Department of Cariology and Endodontics, Section for Clinical Oral Microbiology, Faculty of Health and Medical Sciences, Department of Odontology, University of Copenhagen, Copenhagen, Denmark.
Department of Computer Science, University of Copenhagen, Copenhagen, Denmark.
Acta Odontol Scand. 2023 Aug;81(6):422-435. doi: 10.1080/00016357.2022.2158929. Epub 2022 Dec 22.

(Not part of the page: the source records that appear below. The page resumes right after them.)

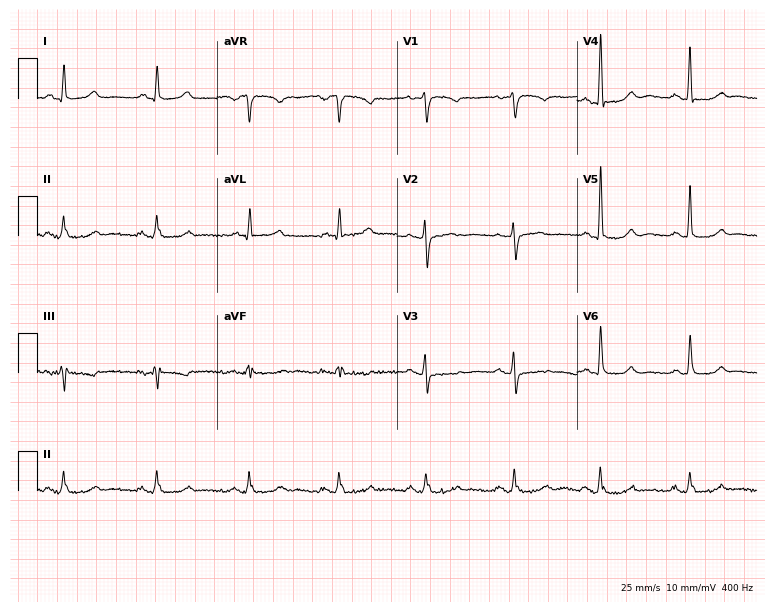
12-lead ECG from a 63-year-old woman (7.3-second recording at 400 Hz). No first-degree AV block, right bundle branch block (RBBB), left bundle branch block (LBBB), sinus bradycardia, atrial fibrillation (AF) or sinus tachycardia recorded for this tracing.
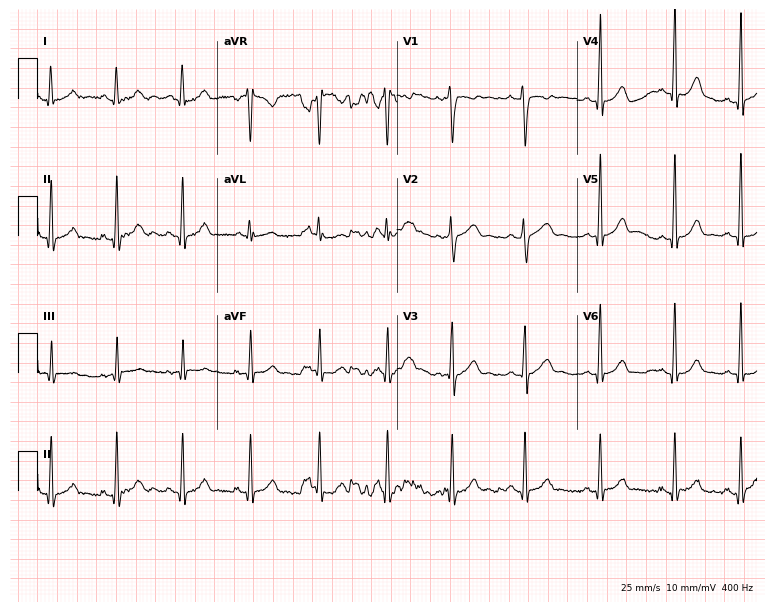
Electrocardiogram (7.3-second recording at 400 Hz), a woman, 20 years old. Overall reading on record: normal ECG.
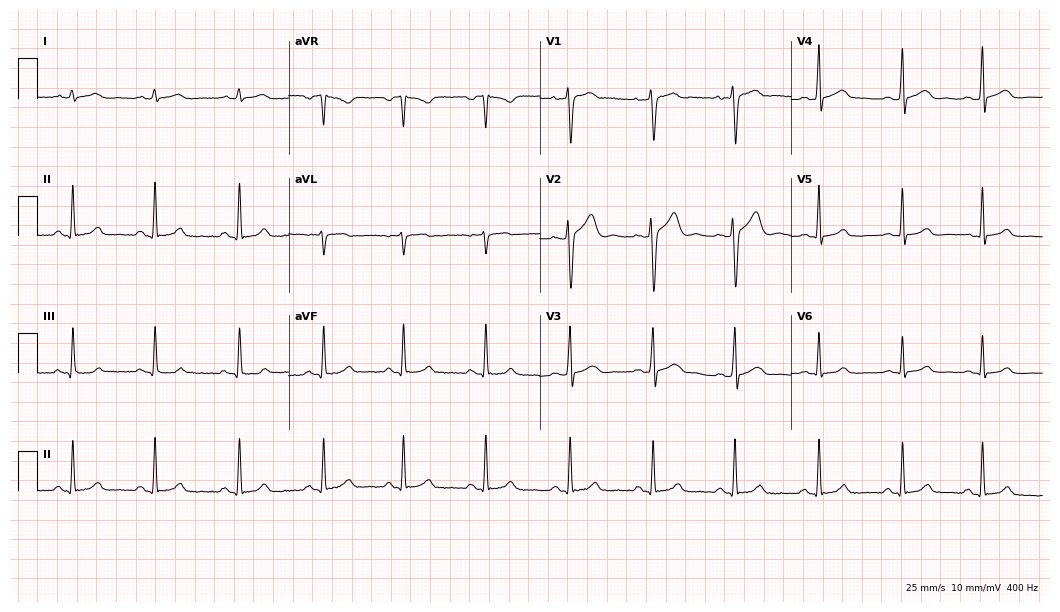
Electrocardiogram, a male patient, 26 years old. Overall reading on record: normal ECG.
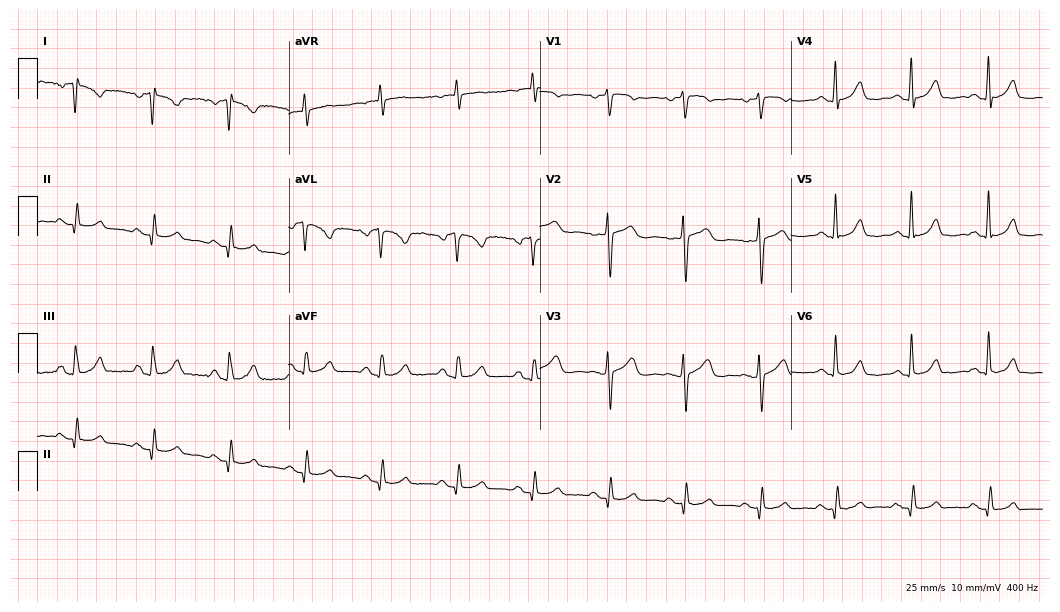
12-lead ECG from a 61-year-old woman. Labelled as a normal ECG.
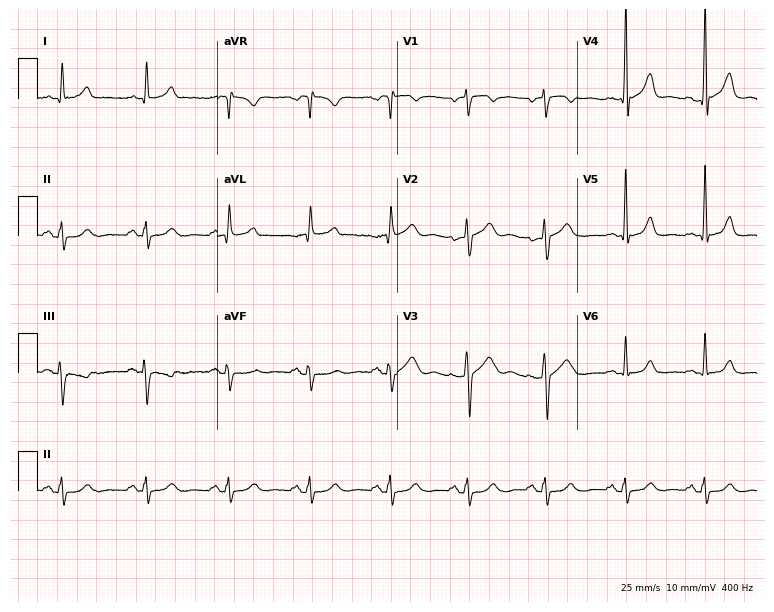
12-lead ECG from a man, 45 years old. Labelled as a normal ECG.
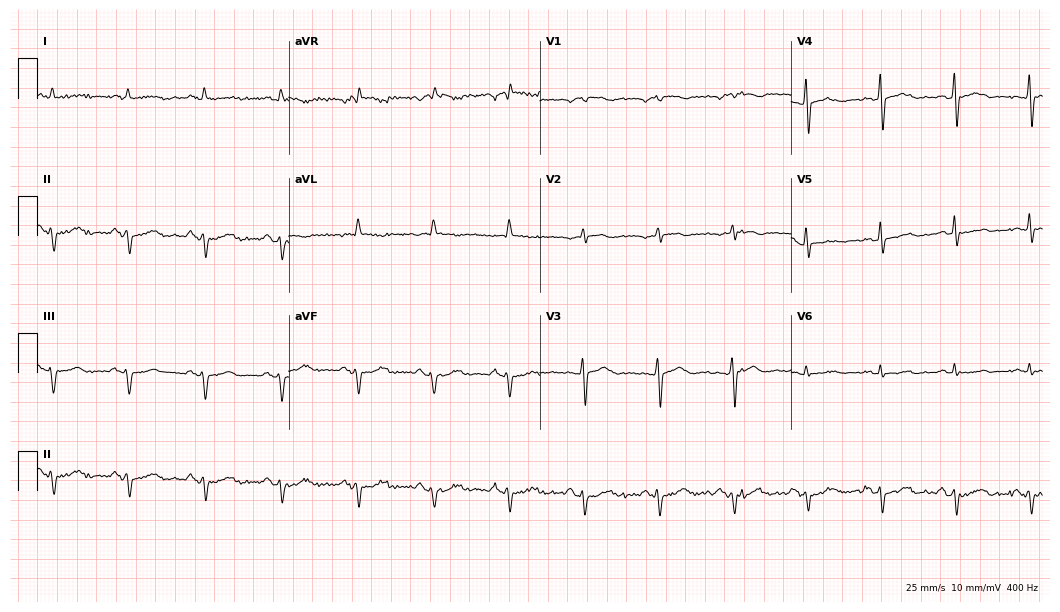
12-lead ECG (10.2-second recording at 400 Hz) from a 64-year-old male. Screened for six findings — first-degree AV block, right bundle branch block, left bundle branch block, sinus bradycardia, atrial fibrillation, sinus tachycardia — none is recorded. Other findings, if any, are not listed.
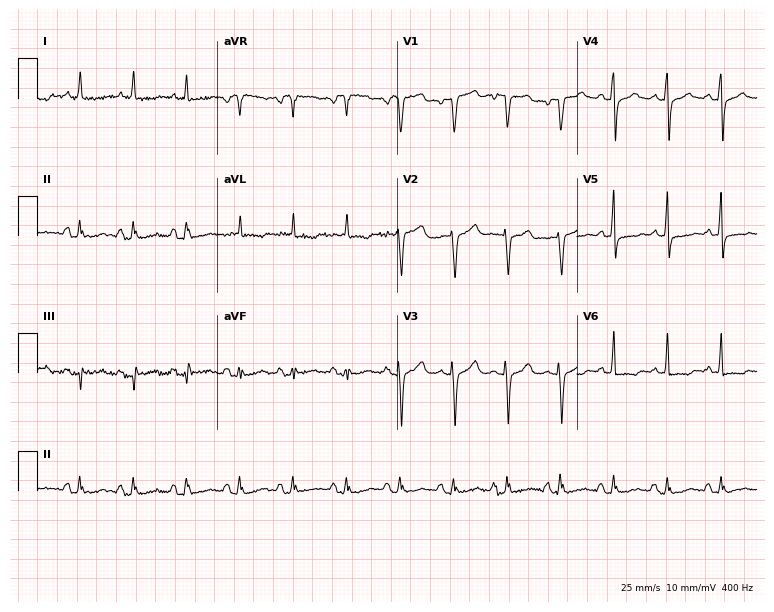
Electrocardiogram, a 67-year-old female. Interpretation includes sinus tachycardia (a sinus rate of 100 beats per minute or more).
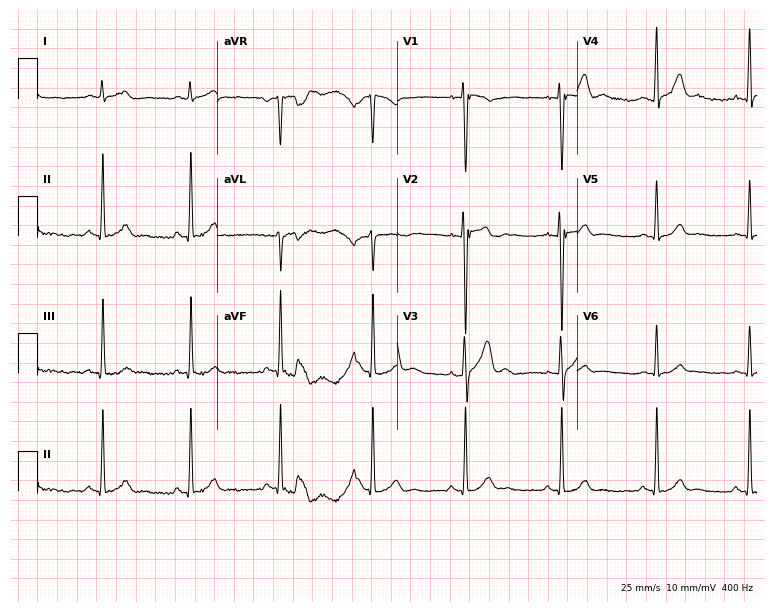
ECG (7.3-second recording at 400 Hz) — a man, 25 years old. Labelled as a normal ECG.
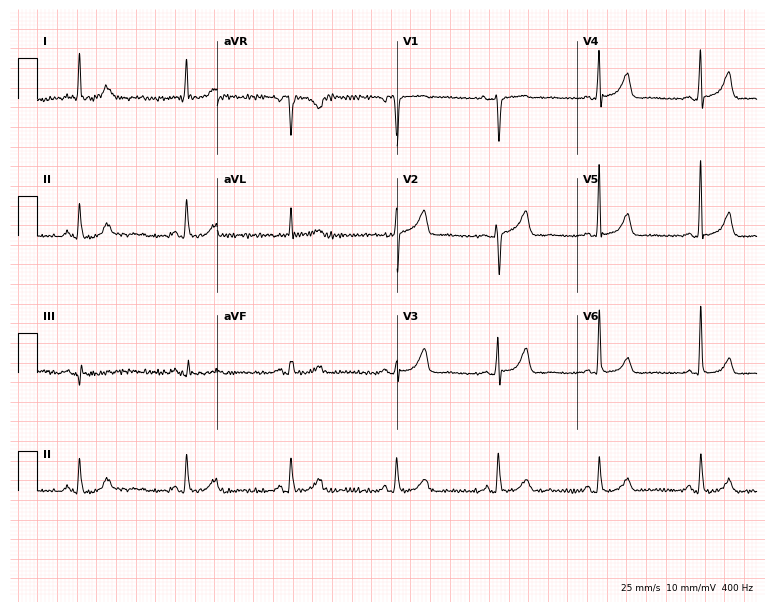
Standard 12-lead ECG recorded from a 59-year-old female. None of these six findings is recorded: first-degree AV block, right bundle branch block (RBBB), left bundle branch block (LBBB), sinus bradycardia, atrial fibrillation (AF), sinus tachycardia.
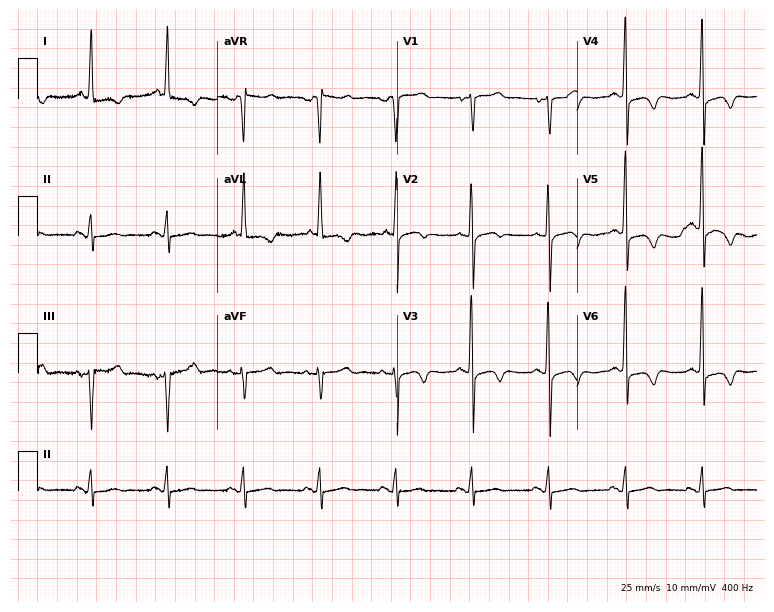
12-lead ECG (7.3-second recording at 400 Hz) from a 68-year-old female. Screened for six findings — first-degree AV block, right bundle branch block, left bundle branch block, sinus bradycardia, atrial fibrillation, sinus tachycardia — none is recorded. Other findings, if any, are not listed.
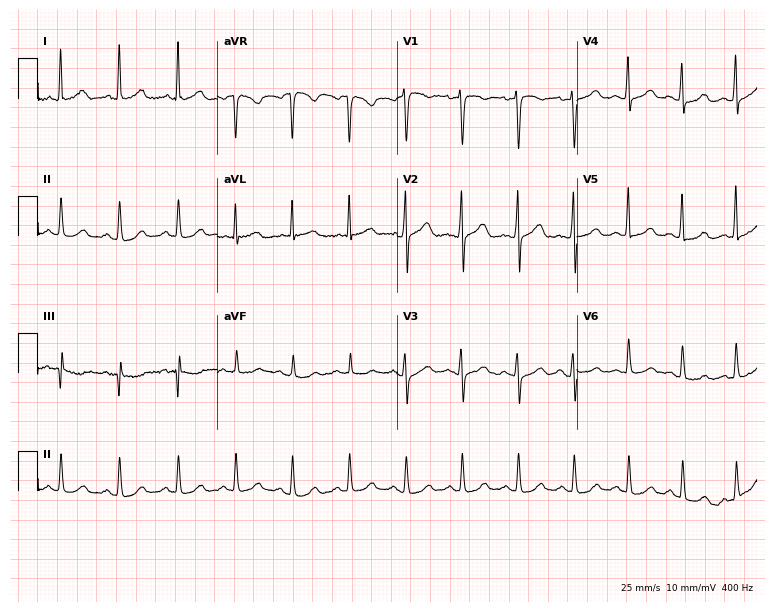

To assess the efficiency of AI methods in finding radiographic features in Endodontic treatment considerations.
This review was based on the PRISMA guidelines and QUADAS 2 tool. A systematic search was performed of the literature on cases with endodontic treatments, comparing AI algorithms (test) versus conventional image assessments (control) for finding radiographic features. The search was conducted in PubMed, Scopus, Google Scholar and the Cochrane library. Inclusion criteria were studies on the use of AI and machine learning in endodontic treatments using dental X-rays.
The initial search retrieved 1131 papers, from which 24 were included. High heterogeneity of the materials left out a meta-analysis. The reported subcategories were periapical lesion, vertical root fractures, predicting root/canal morphology, locating minor apical foramen, tooth segmentation and endodontic retreatment prediction. Radiographic features assessed were mostly periapical lesions. The studies mostly considered the decision of 1-3 experts as the reference for training their models. Almost half of the included materials campared their trained neural network model with other methods. More than 58% of studies had some level of bias.
AI-based models have shown effectiveness in finding radiographic features in different endodontic treatments. While the reported accuracy measurements seem promising, the papers mostly were biased methodologically.
评估人工智能方法在寻找牙髓治疗考虑因素中的放射学特征方面的效率。
本综述基于 PRISMA 指南和 QUADAS 2 工具。对牙髓治疗病例的文献进行了系统检索,比较了人工智能算法(测试)与传统图像评估(对照)在寻找放射学特征方面的效果。检索范围包括 PubMed、Scopus、Google Scholar 和 Cochrane 图书馆。纳入标准为使用人工智能和机器学习在牙髓治疗中使用牙科 X 光的研究。
最初的搜索共检索到 1131 篇论文,其中 24 篇被纳入。由于材料的高度异质性,无法进行荟萃分析。报告的亚类包括根尖周病变、垂直根折、预测根管形态、定位微小根尖孔、牙齿分割和牙髓再治疗预测。评估的放射学特征主要是根尖周病变。这些研究大多将 1-3 位专家的决策作为训练模型的参考。几乎一半的纳入材料将其训练的神经网络模型与其他方法进行了比较。超过 58%的研究存在一定程度的偏倚。
基于人工智能的模型在寻找不同牙髓治疗中的放射学特征方面显示出了有效性。虽然报告的准确性测量似乎很有希望,但这些论文在方法学上大多存在偏差。